Month: October 2014

Office 365 Proposed Architecture

 

UConn’s transition to a cloud-based email system marks a significant move to improve email services for faculty and staff. In order to take full advantage of the increased availability and accessibility of the system, UITS is proposing the following architecture for the systems involved in delivering email:

365Architecture

Authentication Systems will be handled by Office 365. The user account and password will be synced from the University Active Directory, allowing you to use your email address and netid password to sign in. This eliminates the dependency on infrastructure at the University, if there is an outage at the University, users can still access Office 365. As the system is synced with our local identity management system, accounts will be created and removed automatically based upon the users status within the payroll or student admin systems.

The vulnerability of this design is that if UConn’s campus resources are unavailable then the Office 365 services will become inaccessible. Therefore, UITS is planning on building geographic diversity into the design by implementing authentication servers at a partner site (such as UCHC or BEST) or a cloud-based system (such as Azure or Amazon). At least one ADFS server should be planned for an offsite location.

Directory Services are provided by Microsoft. However, in order for Microsoft to provide meaningful and up-to-date data, we must provide data to integrate into the Office 365 director. Account information (username, phone number, department, etc.) are sent to Microsoft through a service named DirSync. As changes to local identities are made, DirSync will ensure the changes are reflected in Office 365.

mail flow graphic

Mail routing will require some traditional services to be hosted at Storrs. SMTP services and the University’s Personal Name service will be hosted at Storrs. A major constraint driving this recommendation is that UConn email does not have a single destination – Student email is hosted at Google, and some University departments and units maintain dedicated email services. To ensure proper routing for these various systems all University mail will need to be routed through Storrs.
In order to build redundancy in to this system, SMTP services will be hosted offsite.

Hardware required to provide these services is expected to be 2 DirSync servers – 1 offsite and 1 onsite. In addition, DirSync requires MS SQL, so an additional server will be installed alongside of the DirSync servers. In addition to our existing SMTP infrastructure, 2 additional SMTP servers are planned to be installed in our offsite location. 2 ADFS servers will be provisioned, 1 onsite, 1 offsite. In total, the hardware required to run these services is approximately 10 CPU’s, 40 GB’s of memory, and under 1 Terabyte of storage total, including the off site servers.

In order to maximize diversity and availability of our onsite authentication systems and mail routing, Active Directory domain controllers and SMTP servers will be installed at the MSB and HBL data centers.

Ultimately, if this design is realized, the expected outcome of a Storrs-based power or service outage will result in a short amount of downtime as the offsite systems are moved into an active state.

 

Microsoft Office 365

UITS has launched an initiative to explore a Microsoft Office 365 service offering for the University of Connecticut.

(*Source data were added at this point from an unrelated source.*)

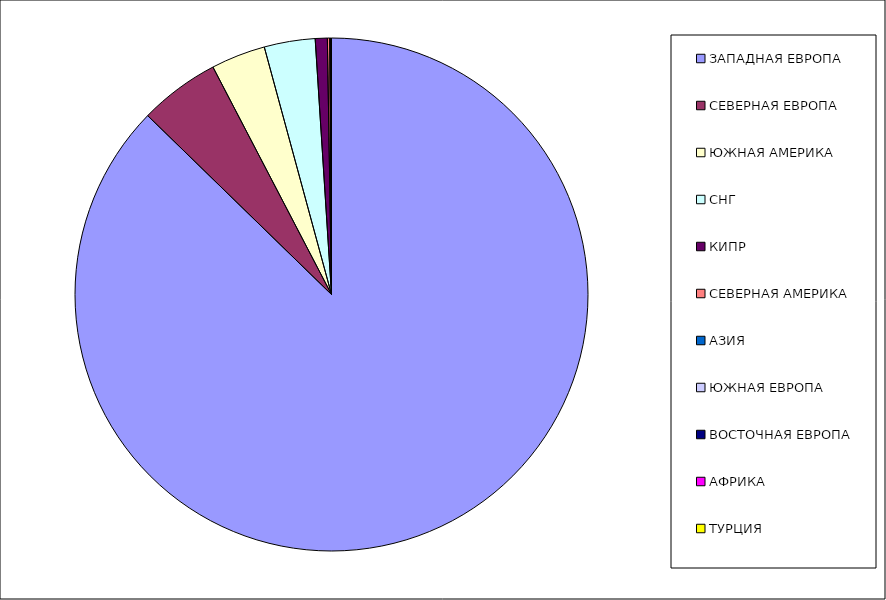
| Category | Оборот |
|---|---|
| ЗАПАДНАЯ ЕВРОПА | 0.873 |
| СЕВЕРНАЯ ЕВРОПА | 0.051 |
| ЮЖНАЯ АМЕРИКА | 0.034 |
| СНГ | 0.032 |
| КИПР | 0.008 |
| СЕВЕРНАЯ АМЕРИКА | 0.001 |
| АЗИЯ | 0.001 |
| ЮЖНАЯ ЕВРОПА | 0 |
| ВОСТОЧНАЯ ЕВРОПА | 0 |
| АФРИКА | 0 |
| ТУРЦИЯ | 0 |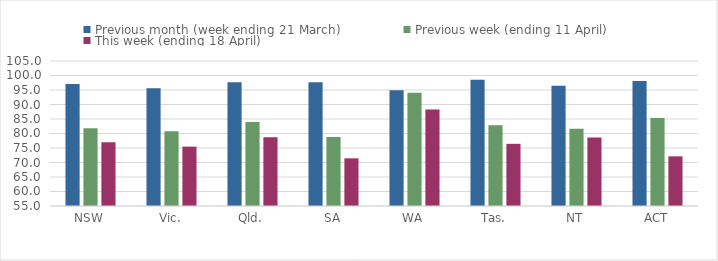
| Category | Previous month (week ending 21 March) | Previous week (ending 11 April) | This week (ending 18 April) |
|---|---|---|---|
| NSW | 97.038 | 81.846 | 76.979 |
| Vic. | 95.595 | 80.806 | 75.471 |
| Qld. | 97.661 | 83.973 | 78.717 |
| SA | 97.685 | 78.753 | 71.43 |
| WA | 94.907 | 94.073 | 88.269 |
| Tas. | 98.539 | 82.811 | 76.442 |
| NT | 96.429 | 81.618 | 78.648 |
| ACT | 98.131 | 85.381 | 72.121 |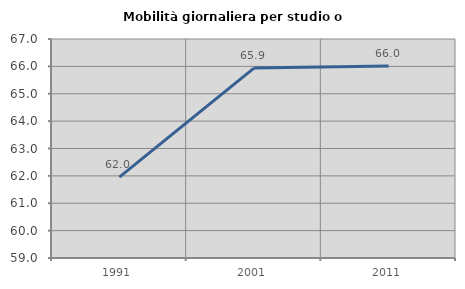
| Category | Mobilità giornaliera per studio o lavoro |
|---|---|
| 1991.0 | 61.954 |
| 2001.0 | 65.939 |
| 2011.0 | 66.016 |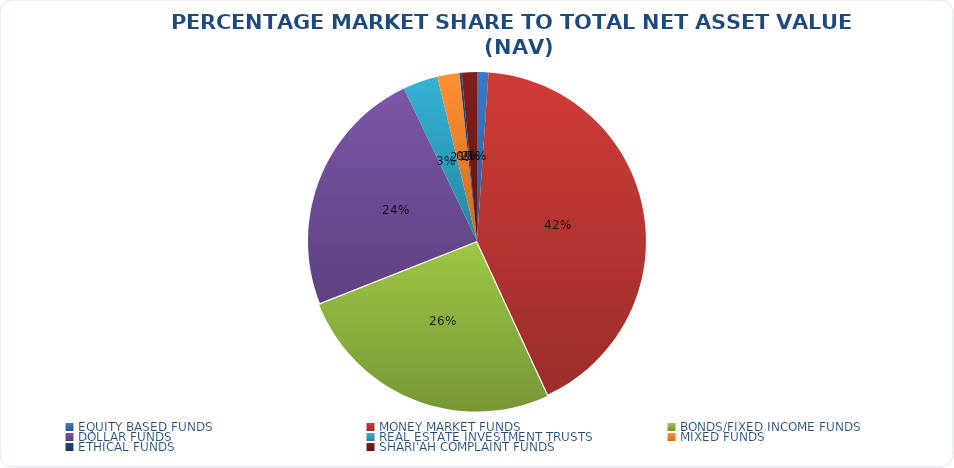
| Category | NET ASSET VALUE |
|---|---|
| EQUITY BASED FUNDS | 14878650973.37 |
| MONEY MARKET FUNDS | 574228446553.546 |
| BONDS/FIXED INCOME FUNDS | 354067957931.391 |
| DOLLAR FUNDS | 326189434068.445 |
| REAL ESTATE INVESTMENT TRUSTS | 45709841753.91 |
| MIXED FUNDS | 28963635112.849 |
| ETHICAL FUNDS | 2782426925.47 |
| SHARI'AH COMPLAINT FUNDS | 19799411572.15 |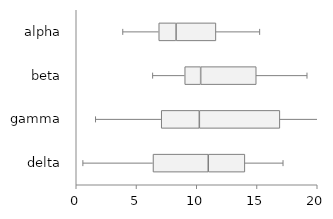
| Category | Bottom | 2Q Box | 3Q Box |
|---|---|---|---|
| alpha | 6.848 | 1.438 | 3.305 |
| beta | 9.003 | 1.322 | 4.613 |
| gamma | 7.052 | 3.162 | 6.683 |
| delta | 6.37 | 4.585 | 3.037 |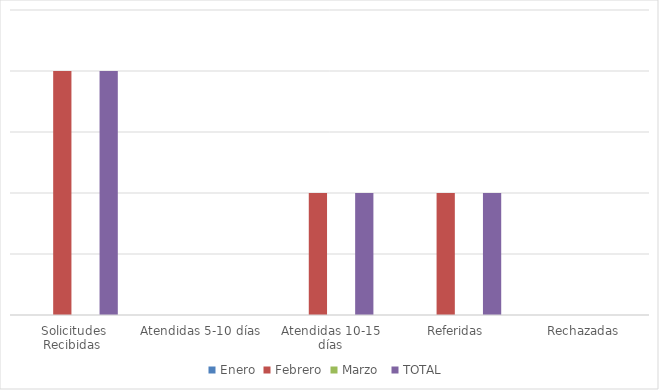
| Category | Enero | Febrero | Marzo  | TOTAL  |
|---|---|---|---|---|
| Solicitudes Recibidas  | 0 | 2 | 0 | 2 |
| Atendidas 5-10 días | 0 | 0 | 0 | 0 |
| Atendidas 10-15 días | 0 | 1 | 0 | 1 |
| Referidas | 0 | 1 | 0 | 1 |
| Rechazadas | 0 | 0 | 0 | 0 |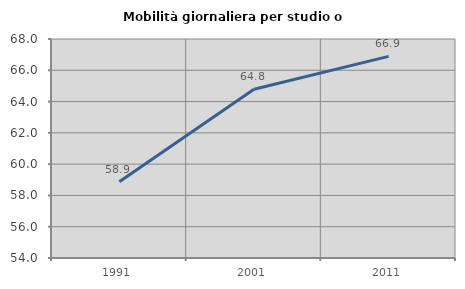
| Category | Mobilità giornaliera per studio o lavoro |
|---|---|
| 1991.0 | 58.87 |
| 2001.0 | 64.789 |
| 2011.0 | 66.888 |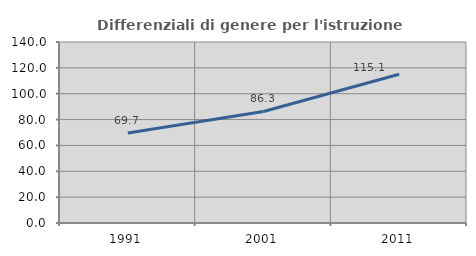
| Category | Differenziali di genere per l'istruzione superiore |
|---|---|
| 1991.0 | 69.674 |
| 2001.0 | 86.25 |
| 2011.0 | 115.052 |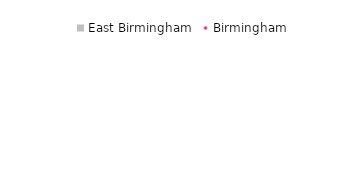
| Category | East Birmingham |
|---|---|
| Owner occupied | -2.623 |
| Rented from local authority | -10.058 |
| Rented from other social registered landlord | 8.432 |
| Privately rented | 36.266 |
| Other | -79.991 |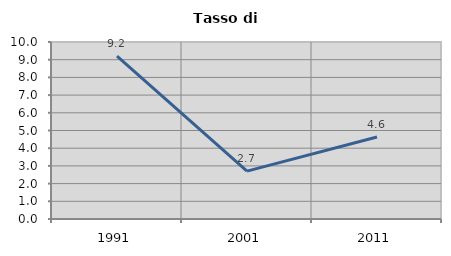
| Category | Tasso di disoccupazione   |
|---|---|
| 1991.0 | 9.195 |
| 2001.0 | 2.706 |
| 2011.0 | 4.637 |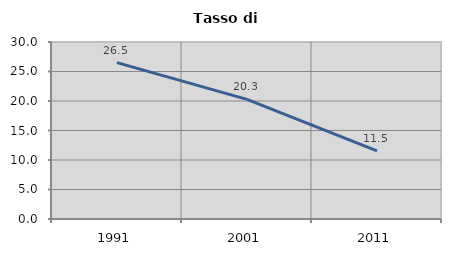
| Category | Tasso di disoccupazione   |
|---|---|
| 1991.0 | 26.508 |
| 2001.0 | 20.268 |
| 2011.0 | 11.542 |

Microsoft Office 365 has the potential to enhance individual productivity and facilitate collaboration. It would provide significantly larger mailboxes, Office sharing and interaction tools, text and video chat, one terabyte of personal cloud storage, and other useful features.  We are currently in the research phase of the project and will reach out to request your feedback throughout the process.  Your insight and perspective will be critical to the successful development of an efficient design that maximizes the service potential for our community and an effective implementation plan that minimizes disruption during transition.